Regional Mayor of North Savo
- Incumbent
- Assumed office 1 January 2023
- Preceded by: Marko Korhonen

Personal details
- Born: Tytti Seppänen January 1, 1980 (age 45) Vaala, Finland
- Political party: Centre Party
- Education: Master of Social Sciences, University of Turku

= Tytti Seppänen =

Finnish politician

Tytti Määttä (née Seppänen; born 1 January 1980) is a Finnish civil servant and politician who has served as the regional mayor (maakuntajohtaja) of the Council of North Savo since 1 January 2023.

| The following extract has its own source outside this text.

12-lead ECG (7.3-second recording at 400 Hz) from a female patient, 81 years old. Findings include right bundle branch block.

She previously headed two municipalities, serving as city manager of Kuhmo from 2018 to 2022 and as municipal manager of her home municipality, Vaala (2009–2017).
Määttä holds a Master of Social Sciences degree from the University of Turku.

== Career ==
In October 2009 Määttä moved from her position as a senior specialist at the Association of Finnish Local and Regional Authorities to become municipal manager of Vaala, where she served for eight years.
She was appointed city manager of Kuhmo in December 2017 and took office in 2018, remaining until her election as regional mayor of North Savo in late 2022.

In August 2019 the Ministry of Economic Affairs and Employment commissioned Määttä to examine ways of increasing location-independent and multi-local work within organisations under the ministry’s purview.

== Political activity ==
Määttä was a member of the Turku City Council from 2004 to 2008. She has served as vice-chair of the Finnish Centre Youth and chair of the Nordic Centre Youth, and in 2006 was elected president of the Nordic Youth Council.

==Awards and recognition==

- Rural Personality of the Year 2019 (Vuoden maaseutukasvo), Finnish Village Association.
- Energetic Civil Servant of Kainuu 2019 (Kainuun Vireä Virkamies), Kajaani Junior Chamber International.
- Honourable mention as “Municipal Manager of the Decade” 2021, Foundation for Municipal Development (Kunnallisalan kehittämissäätiö).